• _Problem details_
Transcribe exactly the lines from the one holding "Biserica de piatră" through the closing line of the entries below. Pictures stay out of the copy.
Entries provided below:
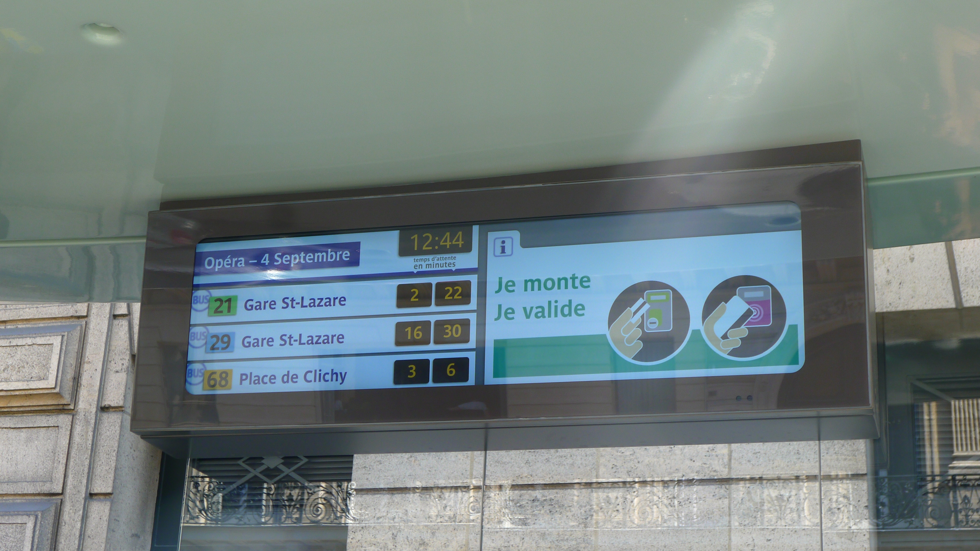 Panneau SIEL en couleurs des nouveaux abribus parisiens à l'arrêt Opéra.
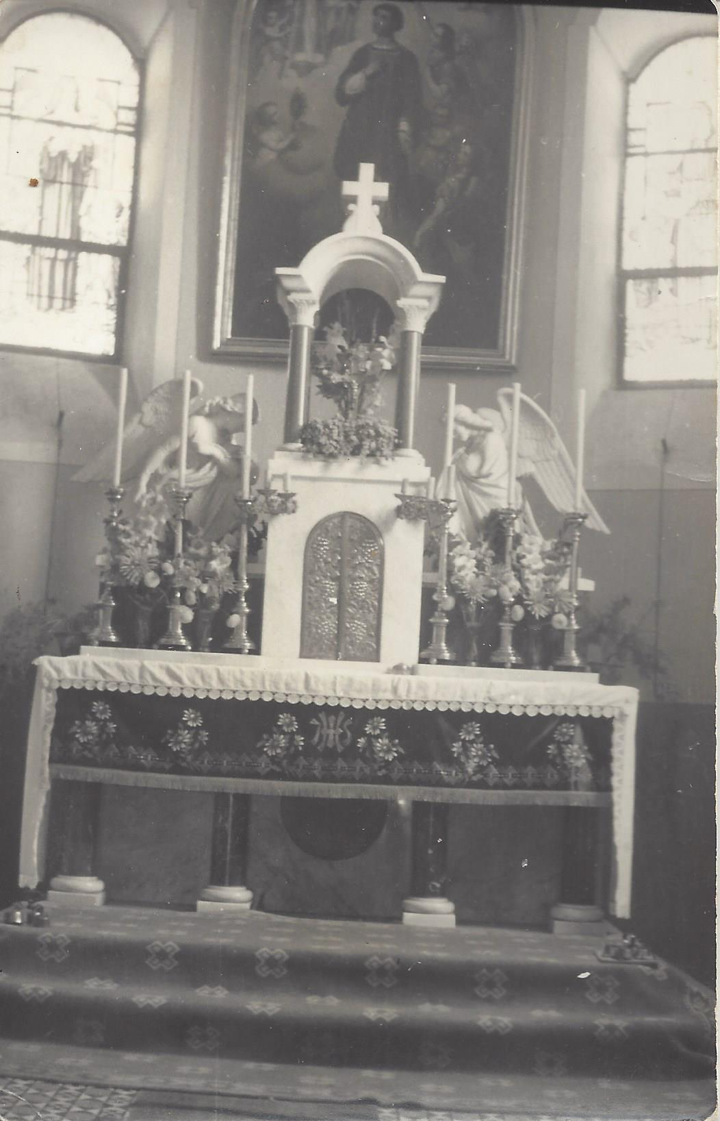 Oltář v kostele sv. Vavřince
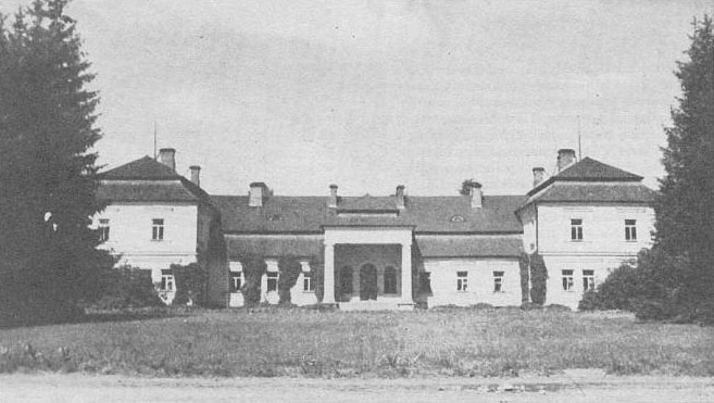 Беларуская (тарашкевіца): Опса (Opsa), сядзіба Плятэраў (Plater)
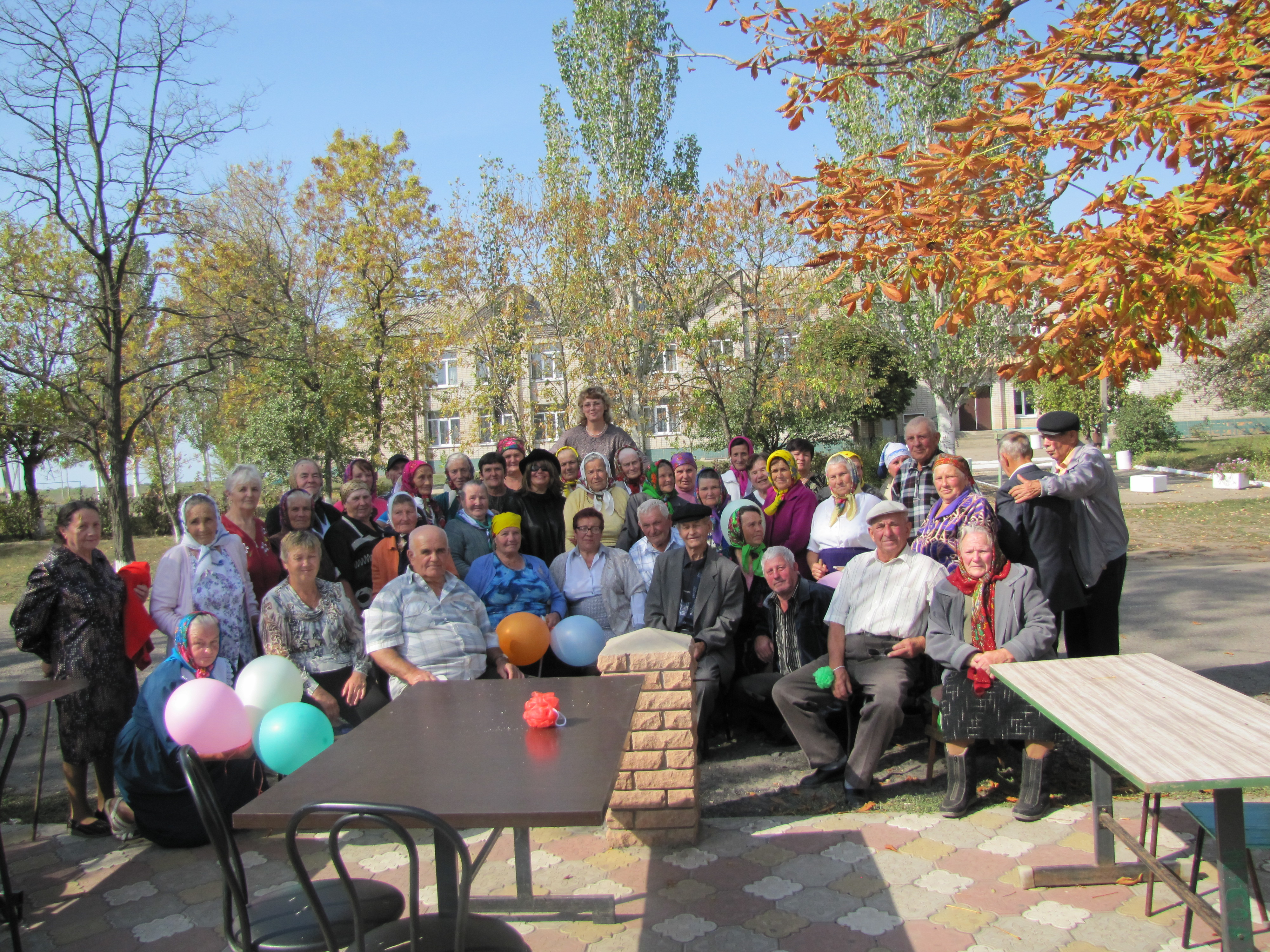 День похилого віку у с. Гюнівка У центрі колишній сільський голова Гуцуляк І.Г.
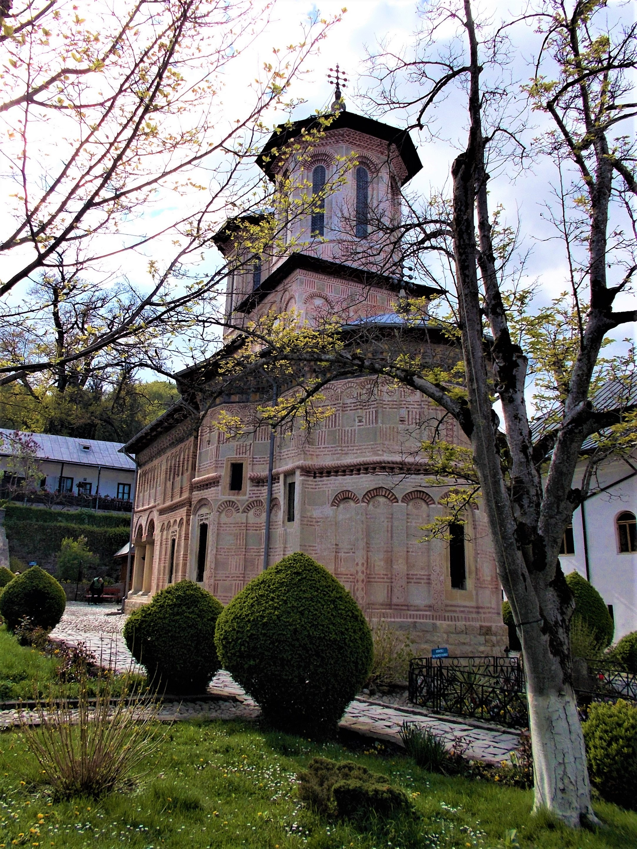 Biserica de piatră a mănăstirii ”Dintr-un Lemn”, județul Vâlcea 01
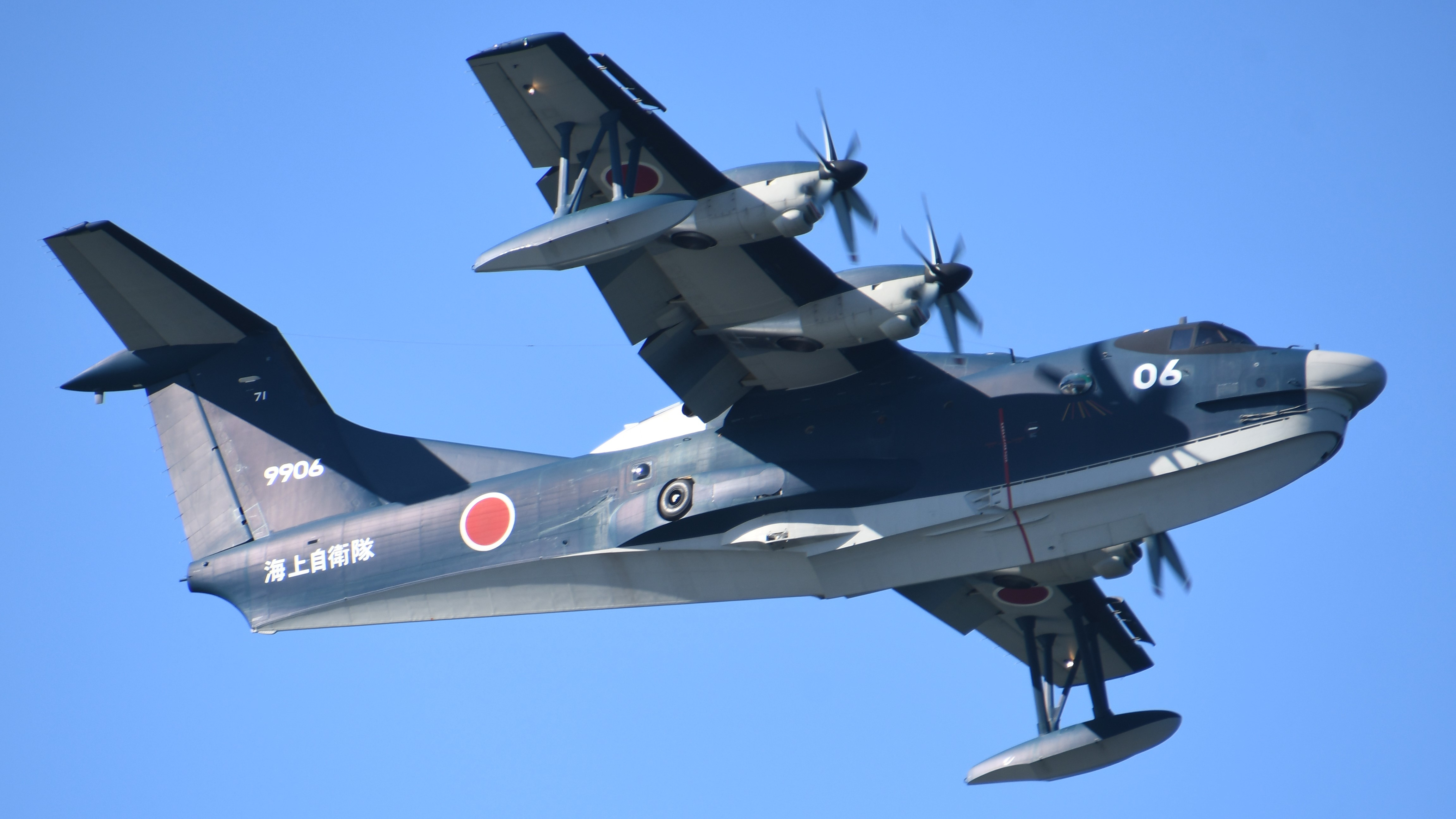 海上自衛隊 飛行するUS-2救難飛行艇（9906号機）。2019年11月2日 和歌山港にて。
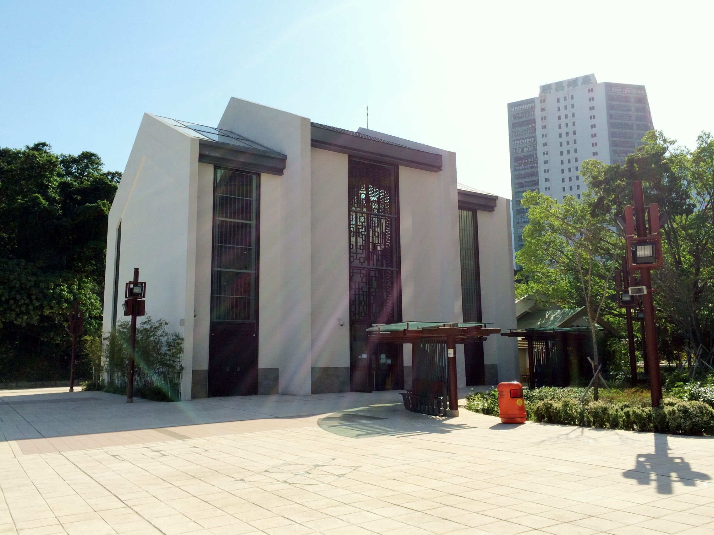 Tuen Mun Tin Hau Temple Square Pano
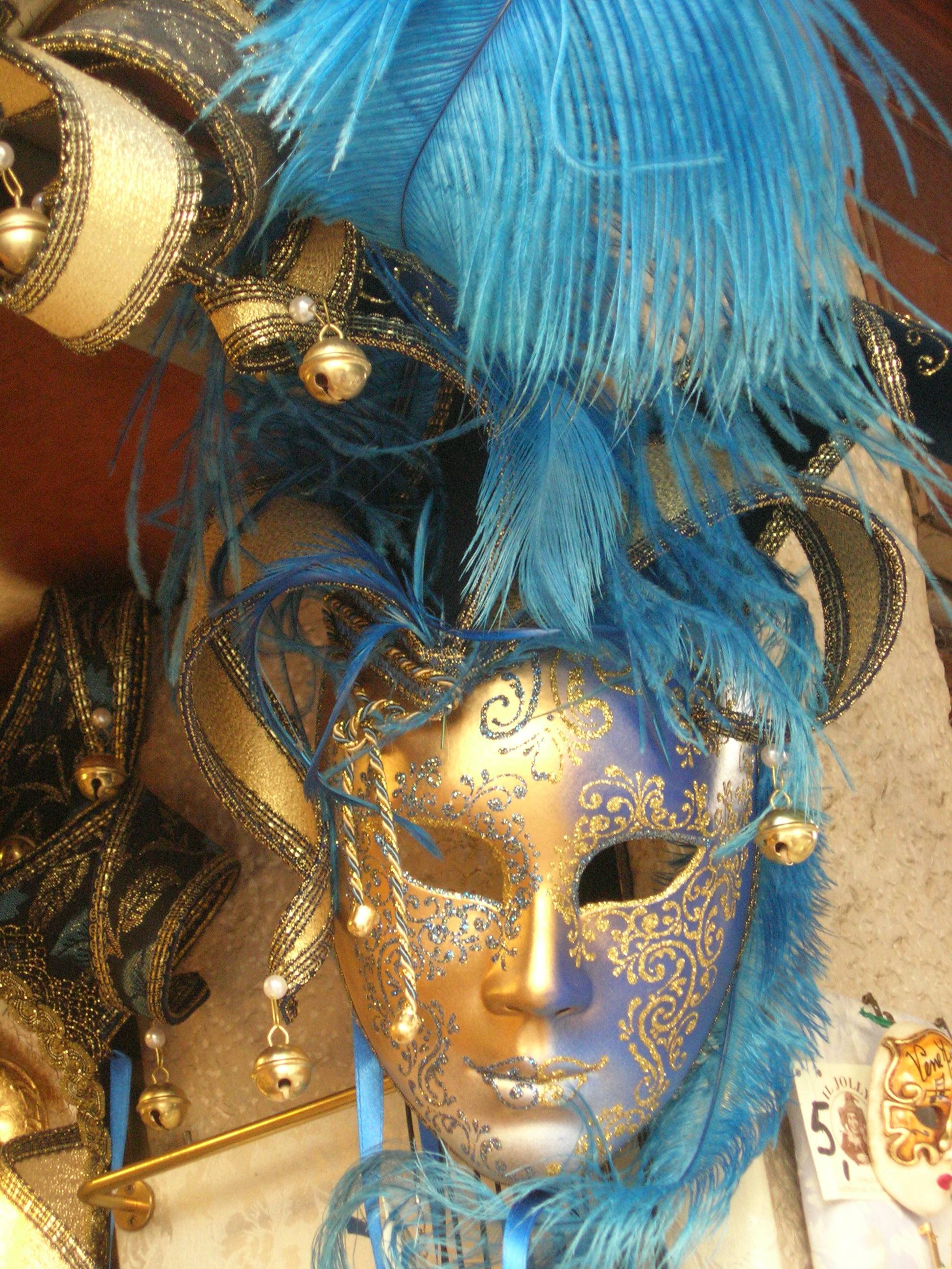 Maski weneckie
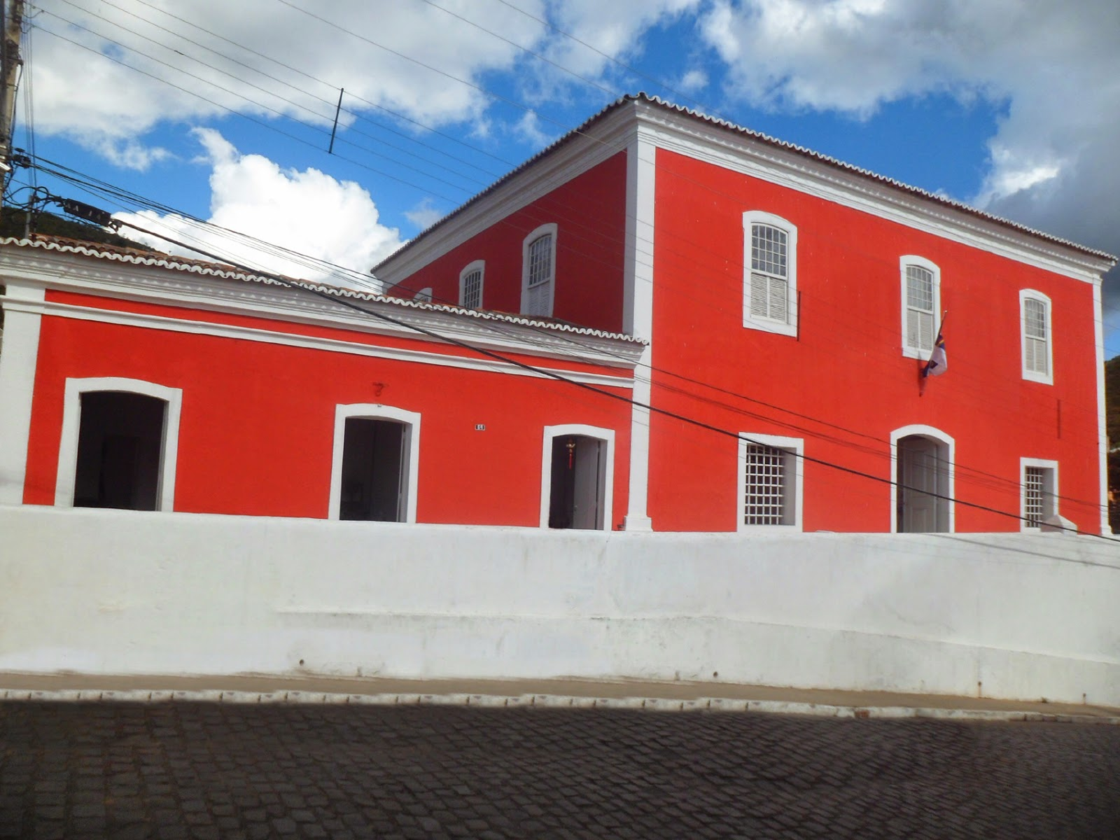 Casa da Câmara e Cadeia do Brejo da Madre de Deus Pernambuco, projetada por Louis Léger Vauthier entre 1837 e 1847 sendo sua unica obra no interior do estado.
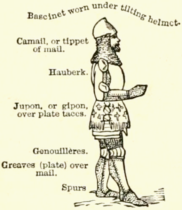 Mary Eliza Haweis (1848-1898), Chaucer for children, 1877.
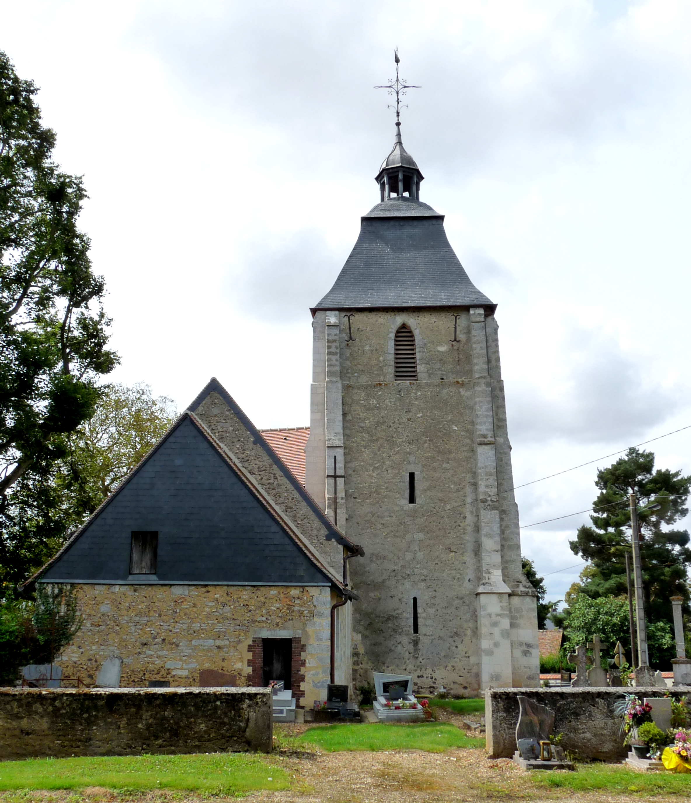 Église Notre-Dame de Bretagnolles
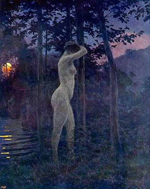 Ilustracja Henryka Weyssenhoffa do powieści Józefa "Soból i panna"
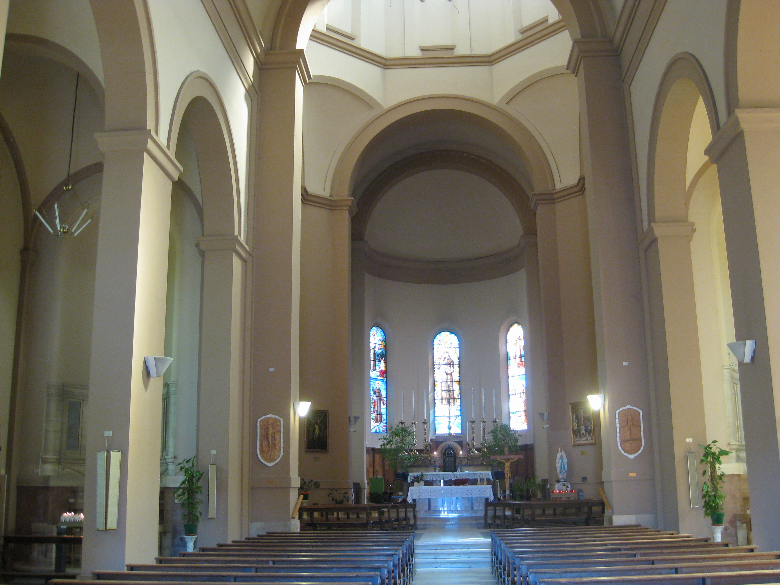 Foto propria, Chiesa di Sant'Antonio (Predappio), interno
End of Entries provided.
• _Answer section_
 Biserica de piatră a mănăstirii ”Dintr-un Lemn”, județul Vâlcea 01
 海上自衛隊 飛行するUS-2救難飛行艇（9906号機）。2019年11月2日 和歌山港にて。
 Tuen Mun Tin Hau Temple Square Pano
 Maski weneckie
 Casa da Câmara e Cadeia do Brejo da Madre de Deus Pernambuco, projetada por Louis Léger Vauthier entre 1837 e 1847 sendo sua unica obra no interior do estado.
 Mary Eliza Haweis (1848-1898), Chaucer for children, 1877.
 Église Notre-Dame de Bretagnolles
 Ilustracja Henryka Weyssenhoffa do powieści Józefa "Soból i panna"
 Foto propria, Chiesa di Sant'Antonio (Predappio), interno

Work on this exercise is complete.